**Dataset records:**
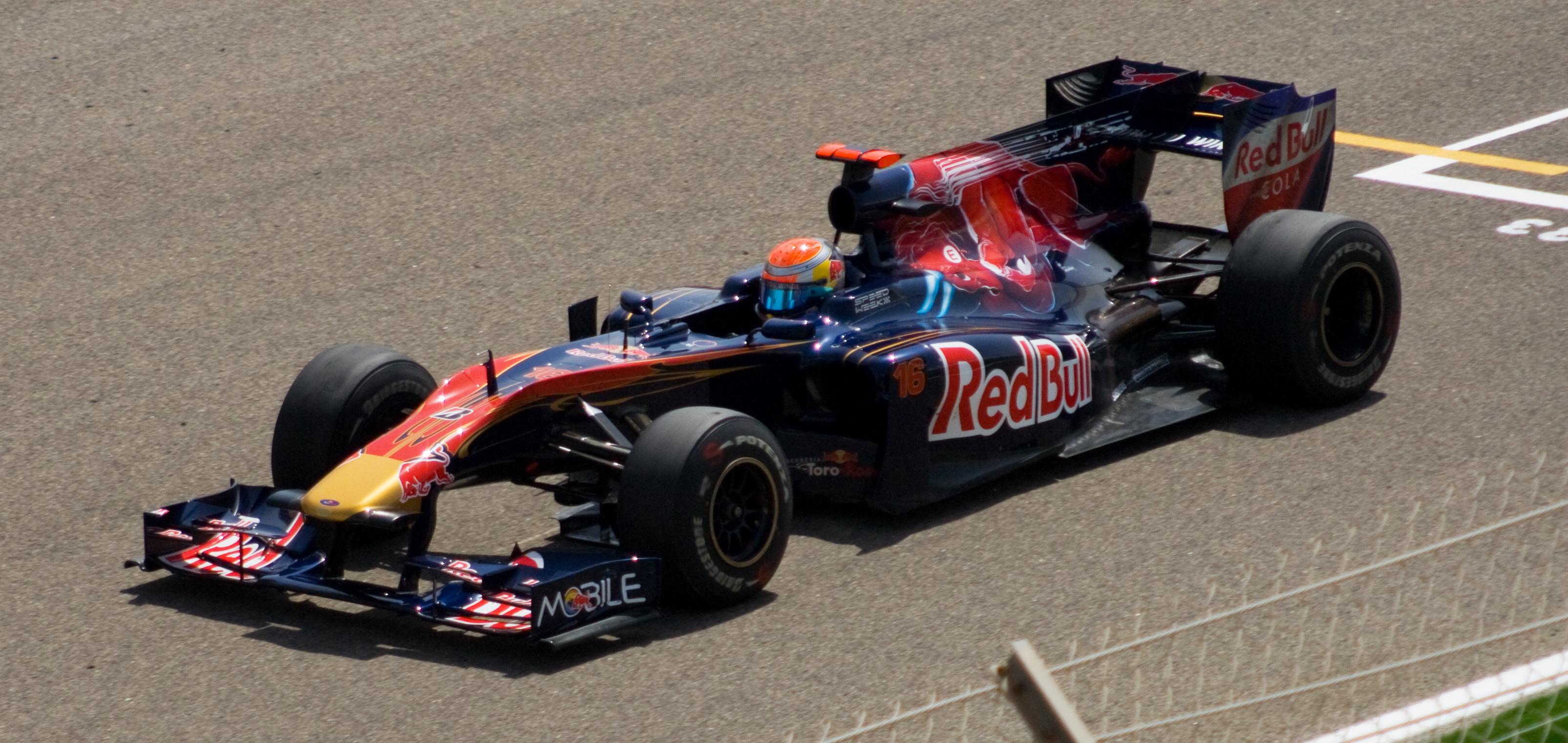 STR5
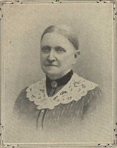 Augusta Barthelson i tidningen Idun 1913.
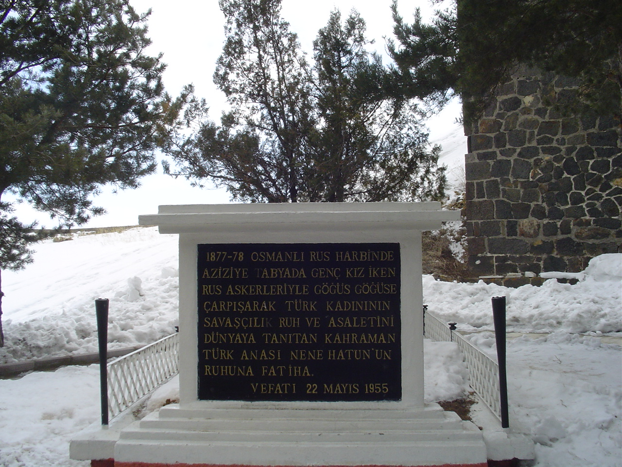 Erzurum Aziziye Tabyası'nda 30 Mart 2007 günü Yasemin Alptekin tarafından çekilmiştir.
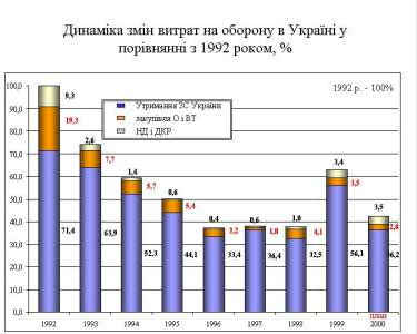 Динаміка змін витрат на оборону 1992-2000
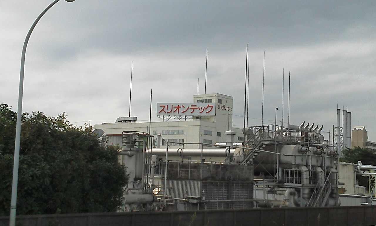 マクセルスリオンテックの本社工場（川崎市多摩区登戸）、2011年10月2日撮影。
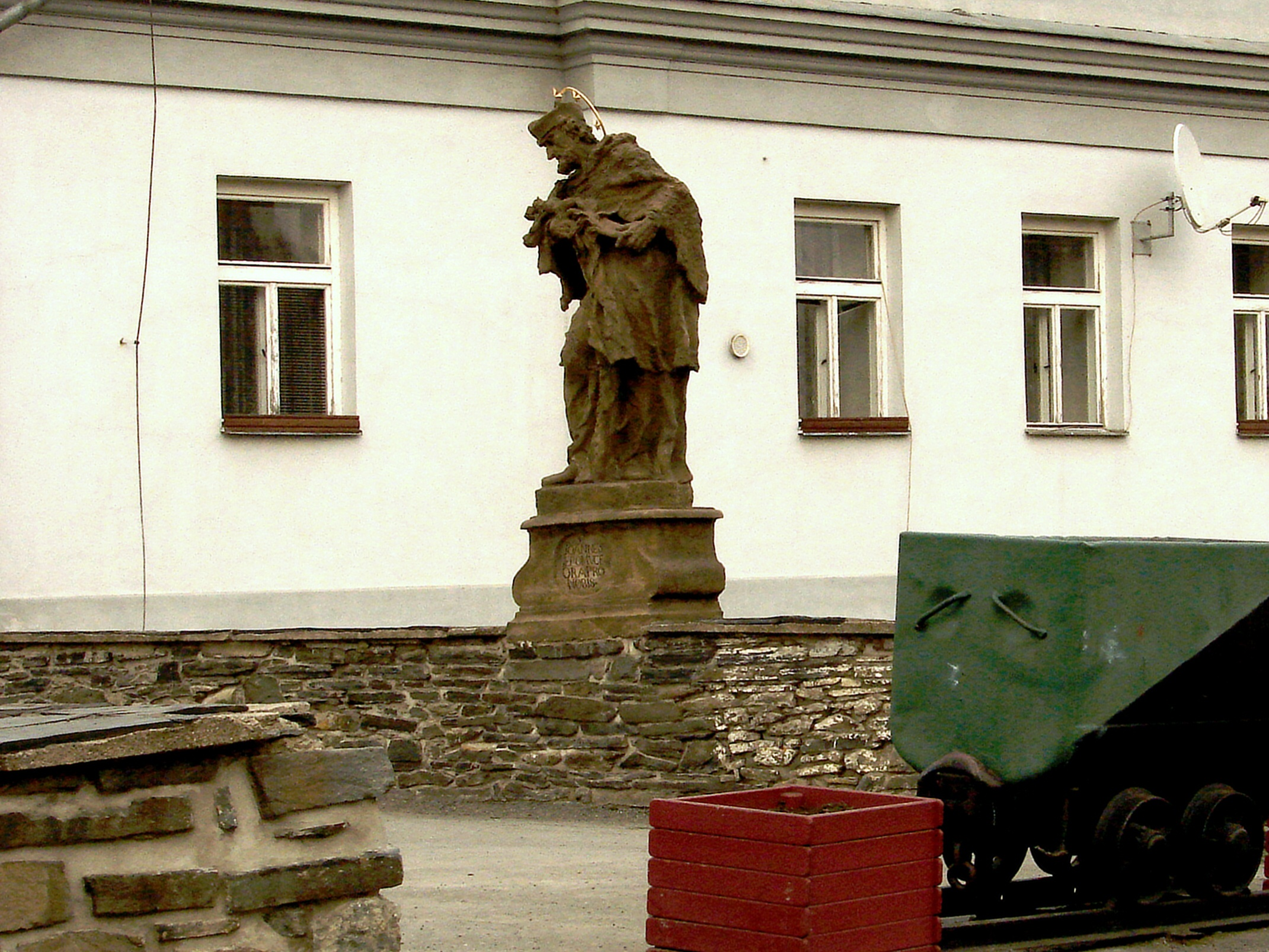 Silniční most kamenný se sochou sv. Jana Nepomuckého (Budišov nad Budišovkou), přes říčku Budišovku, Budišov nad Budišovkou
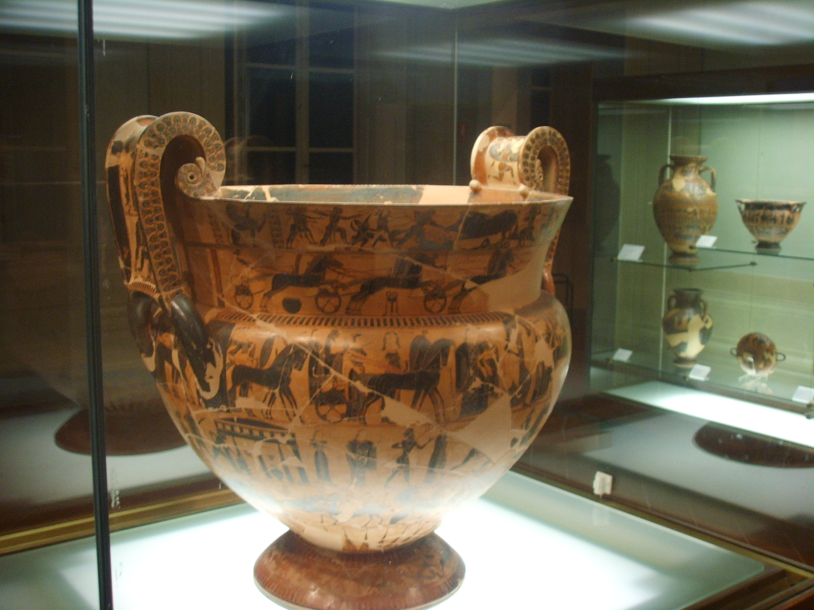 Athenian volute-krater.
* * *
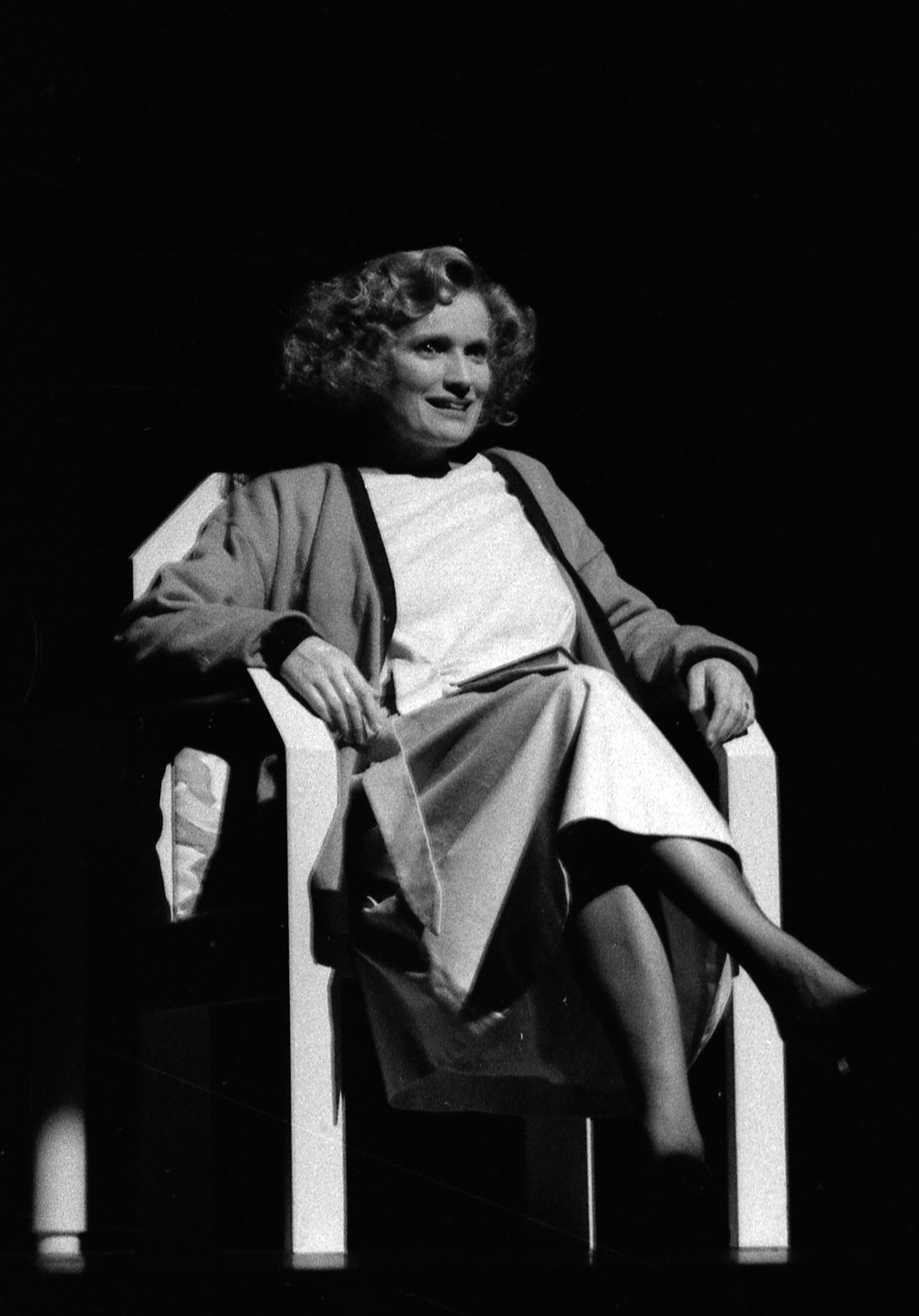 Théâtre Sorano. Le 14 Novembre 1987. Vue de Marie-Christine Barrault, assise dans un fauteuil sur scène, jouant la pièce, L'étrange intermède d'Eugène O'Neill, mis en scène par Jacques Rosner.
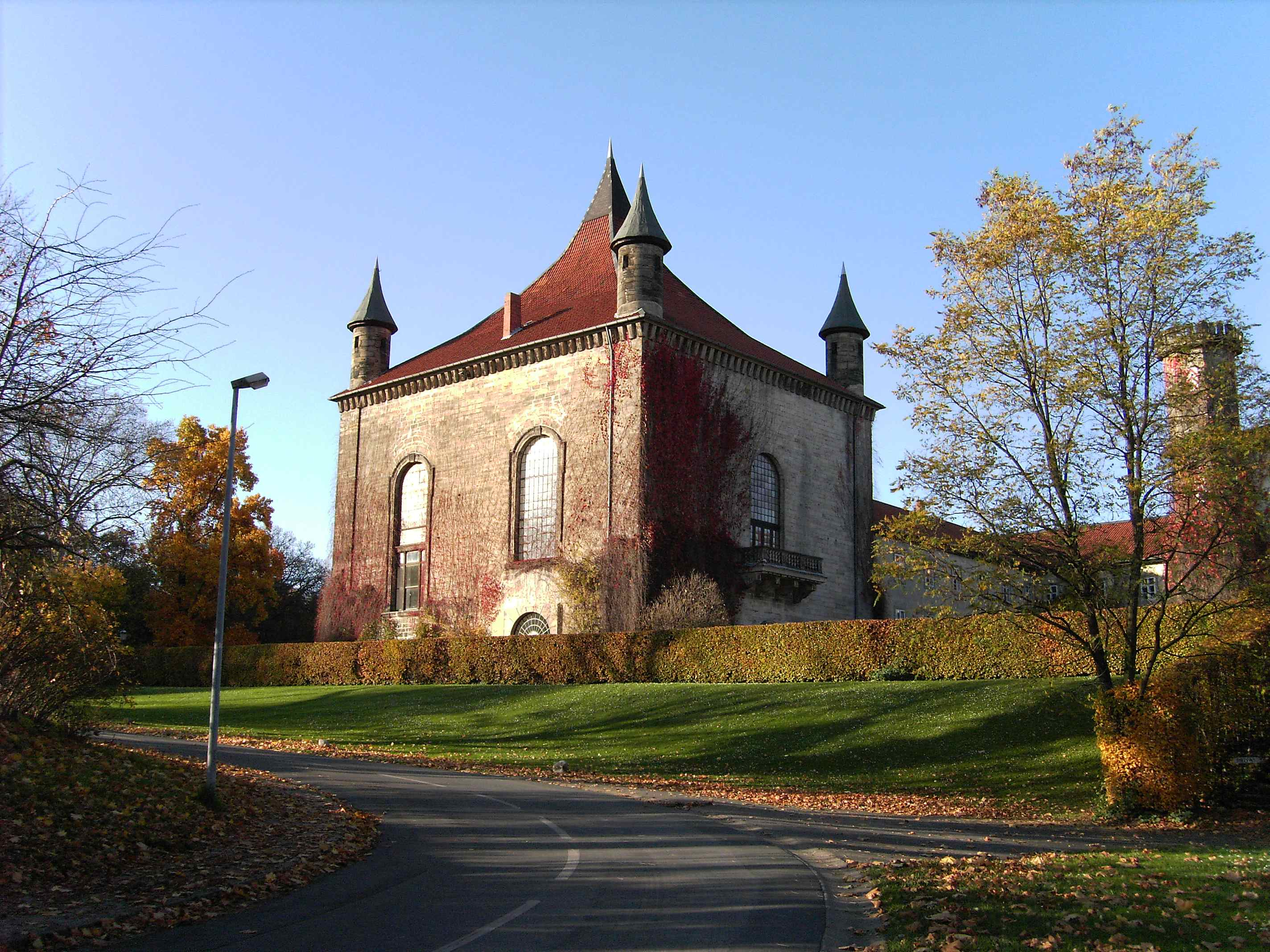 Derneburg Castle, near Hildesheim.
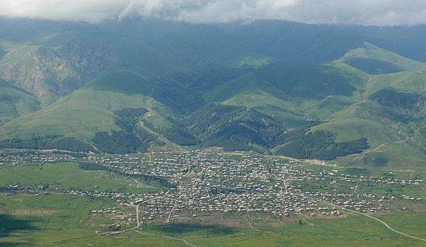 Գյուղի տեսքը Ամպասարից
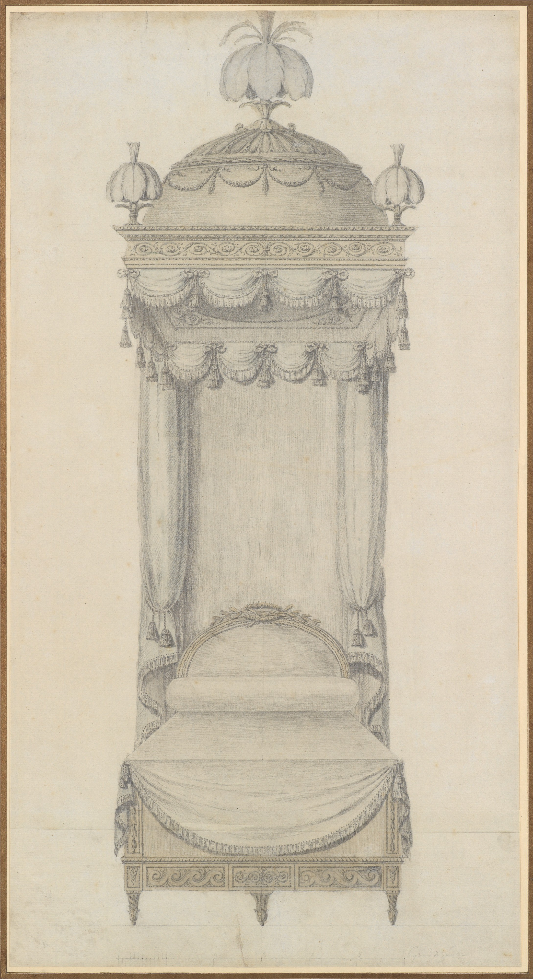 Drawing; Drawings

**Task description:**
Leaving pictures out, output the lines of the data above from the one with "Erzurum Aziziye Tabyası'nda" through the one with "Athenian volute-krater.", word for word.

**Solution to this task:**
 Erzurum Aziziye Tabyası'nda 30 Mart 2007 günü Yasemin Alptekin tarafından çekilmiştir.
 Динаміка змін витрат на оборону 1992-2000
 マクセルスリオンテックの本社工場（川崎市多摩区登戸）、2011年10月2日撮影。
 Silniční most kamenný se sochou sv. Jana Nepomuckého (Budišov nad Budišovkou), přes říčku Budišovku, Budišov nad Budišovkou
 Athenian volute-krater.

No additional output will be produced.